Cons. Stato Sez. V, Sent., 26/05/2015, n. 2605

[…]

Svolgimento del processo – Motivi della decisione

1. Con ricorso alla Sezione Staccata di Lecce rubricato al n. 375/2014, la s.n.c. […] chiedeva l’esecuzione del giudicato formatosi con la sentenza n. 398/2013 dello stesso TAR, con la quale era stato sancito l’obbligo del Comune di […] di indire una conferenza di servizi per l’attivazione della procedura ex art. 5 D.P.R. n. 447 del 1998, per la realizzazione di un impianto di recupero di rifiuti non pericolosi.
Con successivi motivi aggiunti, la ricorrente impugnava il provvedimento comunale con il quale era stato comunicato che “non sussistono i presupposti minimi per poter procedere alla convocazione della Conferenza dei Servizi derogatoria”, deducendo i seguenti motivi: a) erroneità nei presupposti; falsa ed erronea applicazione di legge; elusione del giudicato eccesso di potere per travisamento del fatto; contraddittorietà ed illogicità manifesta; b)illegittimità per sviamento di potere e travisamento dei fatti.
Il Comune, costituitosi in giudizio, rilevava che la sentenza n. 398 del 2013 non obbligava l’amministrazione alla convocazione della conferenza di servizi, che la polizia municipale ha accertato che nell’area in questione si effettuava l’attività di frantumazione delle pietre e che l’Asl aveva dato parere contrario.
2. Con sentenza n. 2378 del 19 settembre 2014, il TAR accoglieva il ricorso, rilevando che, mentre l’ art. 5 d.P.R. 447/1998 – ora abrogato dal D.P.R. 7 settembre 2010 n. 160 – richiedeva che il progetto fosse conforme alle norme vigenti in materia ambientale, sanitaria e di sicurezza sul lavoro, l’ art. 8 D.P.R. n. 160 del 2010 stabilisce che “Nei comuni in cui lo strumento urbanistico non individua aree destinate all’insediamento di impianti produttivi o individua aree insufficienti, fatta salva l’applicazione della relativa disciplina regionale, l’interessato può richiedere al responsabile del SUAP la convocazione della conferenza di servizi di cui agli articoli da 14 a 14-quinquies della L. 7 agosto 1990, n. 241, e alle altre normative di settore, in seduta pubblica”.
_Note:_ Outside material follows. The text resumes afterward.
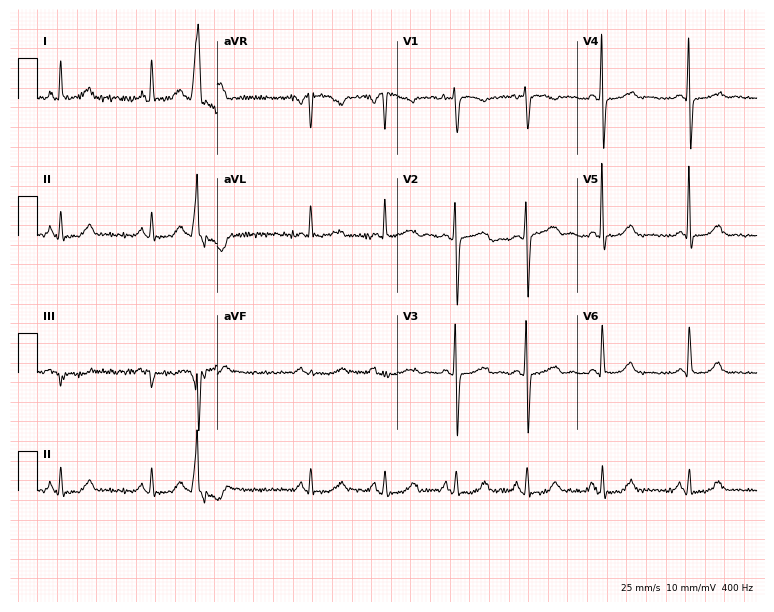
12-lead ECG from a female, 60 years old. Screened for six findings — first-degree AV block, right bundle branch block (RBBB), left bundle branch block (LBBB), sinus bradycardia, atrial fibrillation (AF), sinus tachycardia — none is recorded.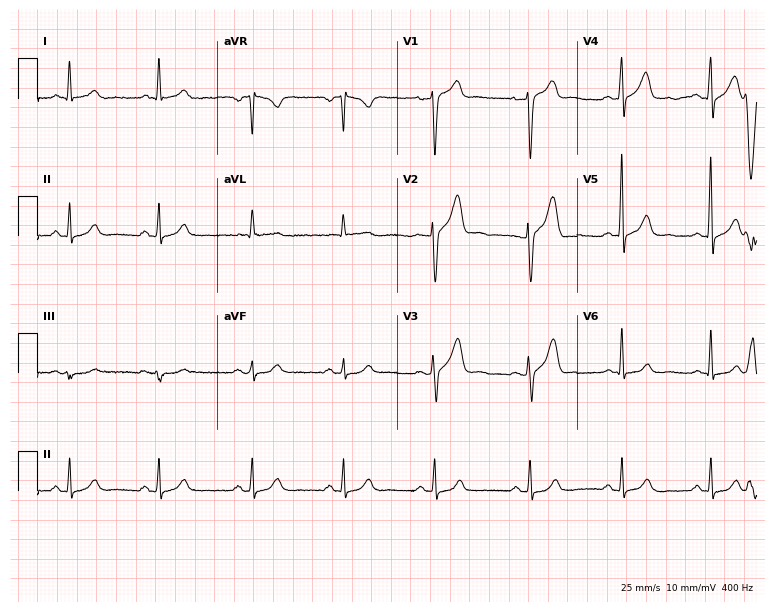
12-lead ECG from a 45-year-old man (7.3-second recording at 400 Hz). No first-degree AV block, right bundle branch block, left bundle branch block, sinus bradycardia, atrial fibrillation or sinus tachycardia recorded for this tracing. Only these six findings were labelled.

L’Amministrazione aveva fondato il proprio diniego ritenendo, da un lato, che la ricorrente svolgesse già l’attività di frantumazione nell’area in questione e, dall’altro, che il parere negativo dell’Asl fosse una ragione preclusiva della convocazione della conferenza di servizi.
Ad avviso del TAR, tali considerazioni non sarebbero idonee a sorreggere un provvedimento di diniego, poiché da un lato l’attività svolta abusivamente non potrebbe essere considerata ostativa alla convocazione della conferenza di servizi, posto che tra i requisiti richiesti per l’attivazione della conferenza di servizi nessun rilievo sarebbe dato alla normativa sugli abusi edilizi, solo presupposto sotto l’aspetto sanzionatorio, dall’altro lato, per quanto riguarda il parere negativo dell’Asl, vi sarebbe da rilevare che la nuova disciplina introdotta con l’ art. 8 D.P.R. n. 160 del 2010 nulla ha disposto sulla necessità della conformità del progetto alle norme vigenti in materia ambientale, sanitaria e di sicurezza sul lavoro.
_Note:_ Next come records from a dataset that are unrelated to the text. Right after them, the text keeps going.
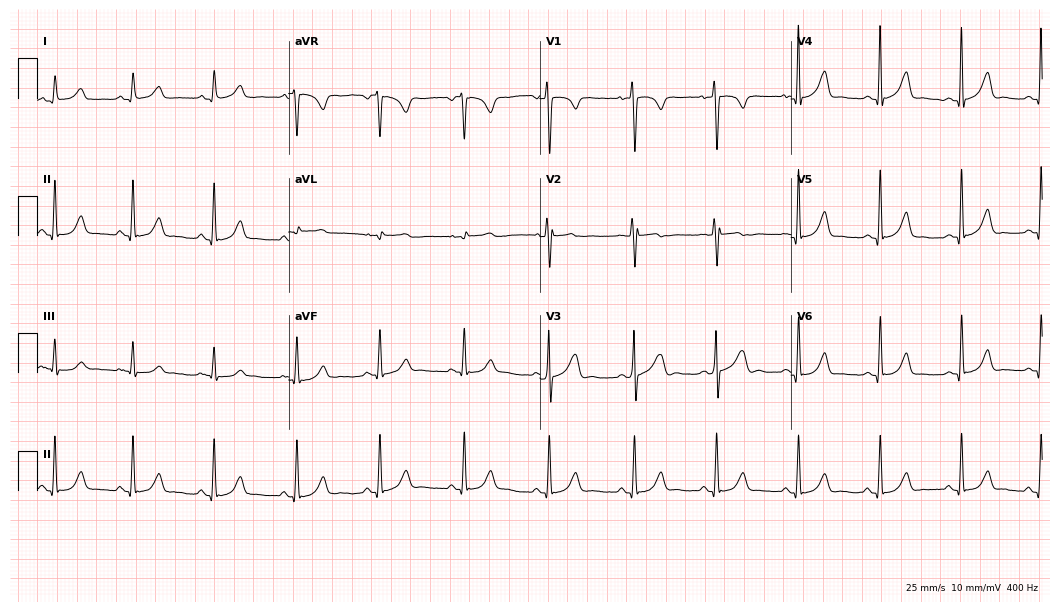
Resting 12-lead electrocardiogram (10.2-second recording at 400 Hz). Patient: a 56-year-old male. Read as a normal ECG.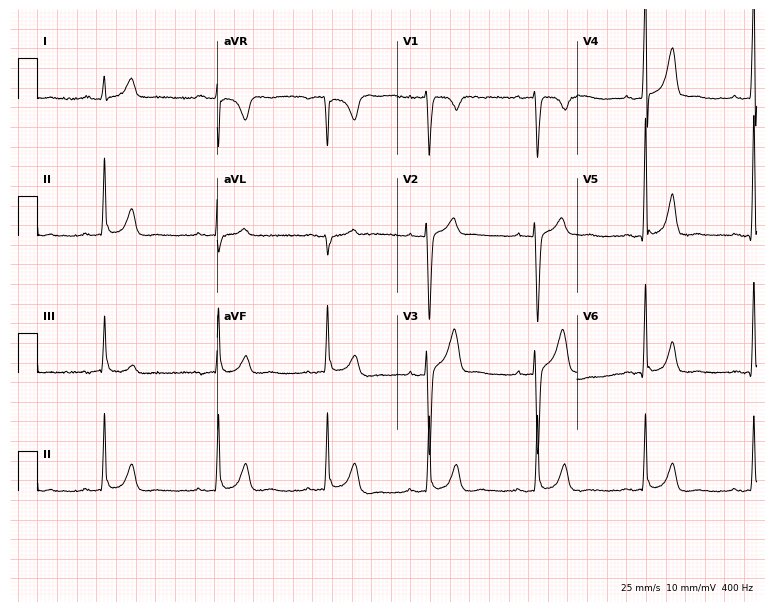
ECG — a male, 19 years old. Labelled as a normal ECG.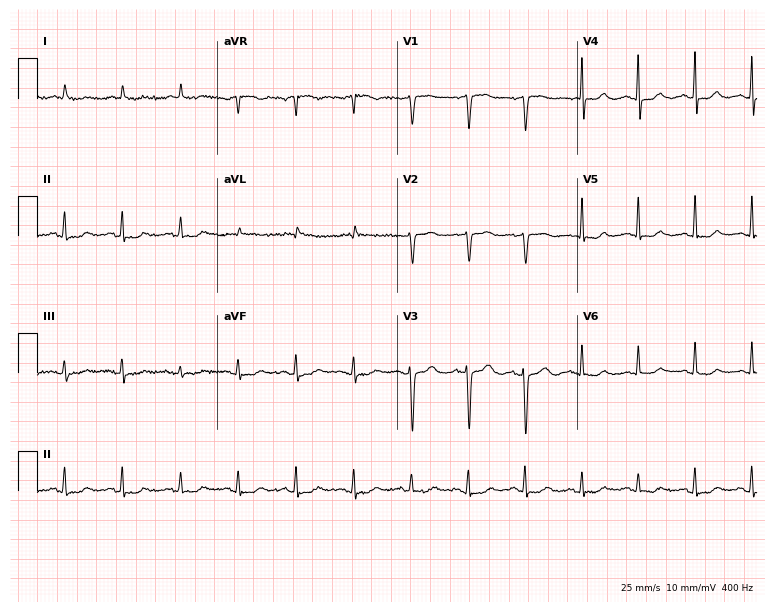
Standard 12-lead ECG recorded from an 84-year-old woman (7.3-second recording at 400 Hz). The tracing shows sinus tachycardia (a sinus rate of 100 beats per minute or more).

Di conseguenza, la conformità del progetto alle norme ambientali, sanitarie e di sicurezza del lavoro costituiva, in base al citato art. 8, non un presupposto della convocazione della conferenza di servizi, ma l’oggetto della conferenza stessa.
In conclusione, la sentenza n. 398 del 2013 doveva essere eseguita con la convocazione della conferenza di servizi (che avrebbe svolto i suoi lavori nel perimetro disegnato dal citato art. 8), quindi il ricorso doveva essere accolto, ritenendosi il provvedimento impugnato nullo per elusione del giudicato, posto che nel processo amministrativo il vizio di violazione o di elusione del giudicato si attualizza quando l’Amministrazione, con l’atto a mezzo del quale si sia nuovamente determinata, va ad alterare l’assetto degli interessi stabilito dal giudice con la sentenza di cui si chiede l’esecuzione, ponendosi in contrasto con quanto statuito nel giudizio di merito o comunque aggirando l’ordine contenuto nella decisione (Cons. St., sez. IV, 10 marzo 2014, n. 1092).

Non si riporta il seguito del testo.